README.md

EMR cluster-based analysis on AI Training Platform

Introduction

(NB: To view the markdown-formatted version of this file in VS Code: View -> Command Palette -> Markdown -> Markdown: Open Preview to the Side)

This document is intended for non-technical and technial users alike. It provides a step-by-step guide to running jobs on an EMR cluster from an EC2 instance. In our scenario, the EC2 instance has Neo4j running in a Docker container, which is the target for loading data from the EMR worker (i.e., core) nodes. The goal of the project is to develop an application suite that successfully runs jobs on the EMR cluster to load the data into Neo4j and then train one or more built-in machine learning algorithms.

The rationale behind this infrastructure setup is that, for maximum efficiency, the Neo4j database should be installed on an EC2 instance connected to the EMR cluster.
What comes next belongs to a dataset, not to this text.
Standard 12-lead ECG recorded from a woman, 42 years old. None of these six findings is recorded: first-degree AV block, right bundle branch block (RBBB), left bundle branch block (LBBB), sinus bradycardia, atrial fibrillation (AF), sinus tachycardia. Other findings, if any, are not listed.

This is because the EMR cluster nodes are designed for processing data, not storing it. The EC2 instance can be configured with more storage and memory, which will improve the performance of the Neo4j database.

Operating system

To save on setup time, you can choose an AMI (Amazon Machine Image) that has Neo4j already installed. Here's how we found the AMI we are using for this project:

AWS Console -> SEARCH: AMI CATALOG -> COMMUNITY AMIs -> SEARCH: "NEO4J UBUNTU 22.04"
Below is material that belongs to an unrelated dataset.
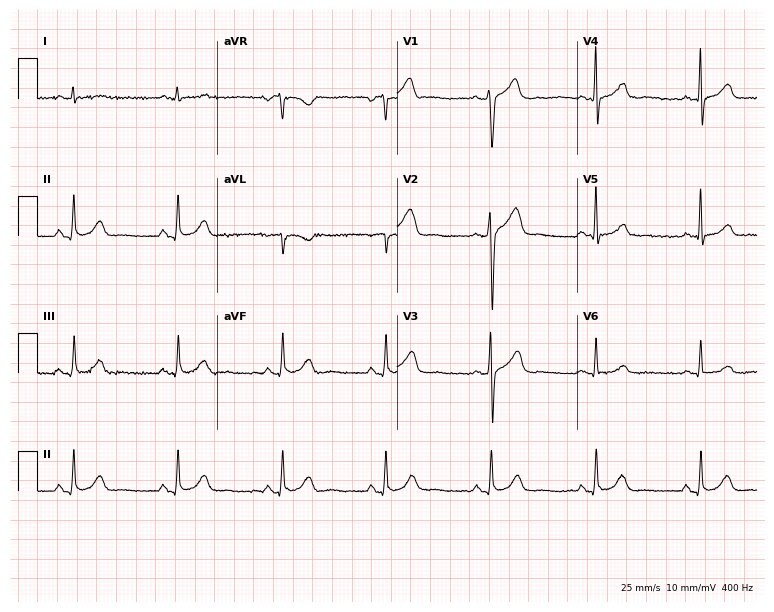
Electrocardiogram (7.3-second recording at 400 Hz), a 60-year-old man. Overall reading on record: normal ECG.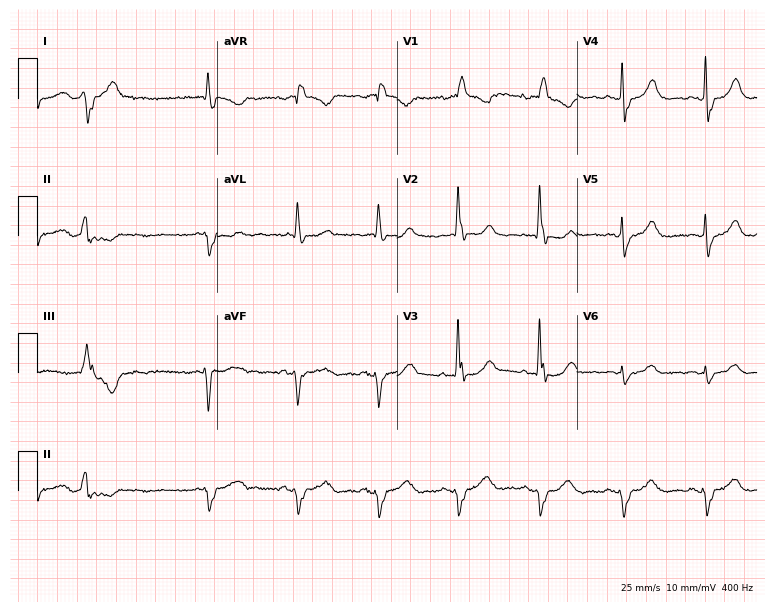
12-lead ECG from a male patient, 74 years old. Shows right bundle branch block.

The AMI details are as follows:

neo4j VERSION: 5.7

OS TYPE/VERSION: Ubuntu 22.04

Verified provider
websoft9-neo4j-community-5.7-UbuntuLTS22.04-4451506a-7dab-4bac-98e5-6f2b11e526cc
ami-0649656bd7a22cf9f
Platform: Ubuntu
Architecture: x86_64
Owner: 679593333241
Publish date: 2023-05-30
Root device type: ebs
Virtualization: hvm
ENA enabled: Yes
Select

INSTANCE TYPE

t3.xlarge
Family: t3
4 vCPU
16 GiB Memory
Current generation: true

Development workflow

In brief, the development workflow is as follows:

SSH into the EMR Cluster Primary node
Edit the .java file then compile it and build the jar.zip file
Verify that the jar.zip file runs successfully
Upload the jar.zip file to S3 and rename the local copy
SSH into the EC2 instance
Run python script to download and run the jar.zip file
Verify the output. Repeat steps 1-6 until satisfied.
Replace the test data with the full production data and run step 6 for the last time.

Let's go into the details of the workflow on the command line.

1. SSH into the EMR Cluster Primary node

If you haven't already, request CSN VPN access here (you can't access cloud resources using AnyConnect):

Requesting CSN VPN access

As the page explains, you have to install the F5 VPN app to access the AWS console in your browser or any AWS resources on the command line (e.g., with AWS CLI). Install the F5 VPN app here:

https://vpn.boozallencsn.com

... and log in with your CSN credentials in order to download the F5 VPN client.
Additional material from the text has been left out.